I like to make it a bit more explicit with:

// We don't need the data but this appears to be required to "warm up"
// the system. If we don't make the system call to get devices first,
// we can't discover new devices with `AVCaptureDeviceWasConnected`. 🤷
let _ = AVCaptureDevice.devices()

It’s rate limited?

This one also made me pull my hair out for a while. So I start my app that sets the above hardware prop, listen to device connected notifications, and can see the iPhone available for screen recording.

Then I iterate on my code, maybe add some logging or write come code to actually start capturing the video feed, and then restart the app.

And then, not only setting kCMIOHardwarePropertyAllowScreenCaptureDevices takes a few long blocking seconds to complete, but on top of that I don’t ever get any device connected notification despite the iPhone being plugged in!

It appears to me that setting this prop is somehow rate limited. I would need to wait around a minute before launching my CLI again in order for it to behave “normally” (where setting the prop is near-instant, and I do get a notification for the plugged-in devices).

However, and that’s where it gets interesting, I noticed that if any other process on the computer also sets that same hardware property (i.e. QuickTime), and that process stays running in the background, then my CLI would reliably work every single time, even if I launch it many times in a short time span. So it’s like that “rate limit” is really an issue if my CLI is the only process on the system to set that prop.

So what did I do? I made a my-cli background command that literally only sets the kCMIOHardwarePropertyAllowScreenCaptureDevices prop, then sleeps indefinitely. Ran that in the background, then could do my-cli list-devices and so on as much as I wanted.

Wasn’t gonna cut it for me for production, but at least that was useful during development to allow me to iterate quickly.

Actual device recording

I won’t go in much details here because there’s actually no quirks on that side of things.
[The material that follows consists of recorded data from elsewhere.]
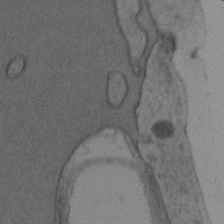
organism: Human
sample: HeLa cells
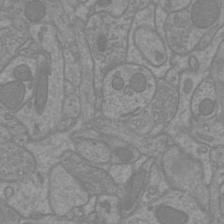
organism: Mouse
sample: Cortical neurons
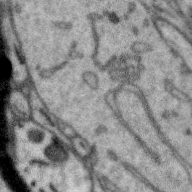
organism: Zebra finch
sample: Brain
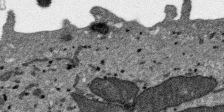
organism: Human
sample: Lung epithelial cells, uninfected (mock) control
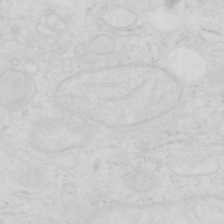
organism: Human
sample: SUM-159 cell
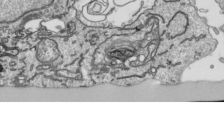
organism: Human
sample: Mitochondria in HCT116 cells
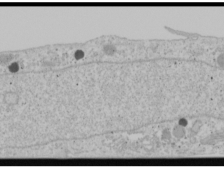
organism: Human
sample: Mitochondria in U2OS cells
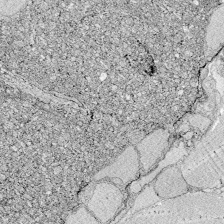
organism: Zebrafish
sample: Whole-Brain
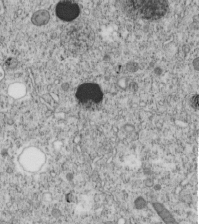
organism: C. elegans
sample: C. elegans embryo early stage
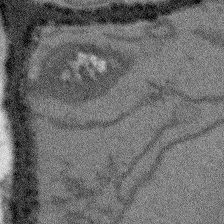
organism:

It’s just your typical AVFoundation recording which is very well covered online already.

First we get the external devices via a DiscoverySession:

let devices = AVCaptureDevice.DiscoverySession(
  deviceTypes: [.external],
  // Muxed type seems to be a decent way to distinguish USB connected
  // mobile devices from other external devices like e.g. "OBS Virtual Camera".
  mediaType: .muxed,
  position: .unspecified
).devices

This returns a list of AVCaptureDevice. Alternatively if we have the ID of a mobile device already:

let device = AVCaptureDevice(uniqueID: "...")

Then we make an input from that device:

let deviceInput = try AVCaptureDeviceInput(device: device)

And the rest is the usual AVCaptureSession protocol.

Wrapping up

If you encountered any if the quirks above, I hope that it helped you work around them and hopefully you didn’t waste as much time on this as I did. Happy device recording!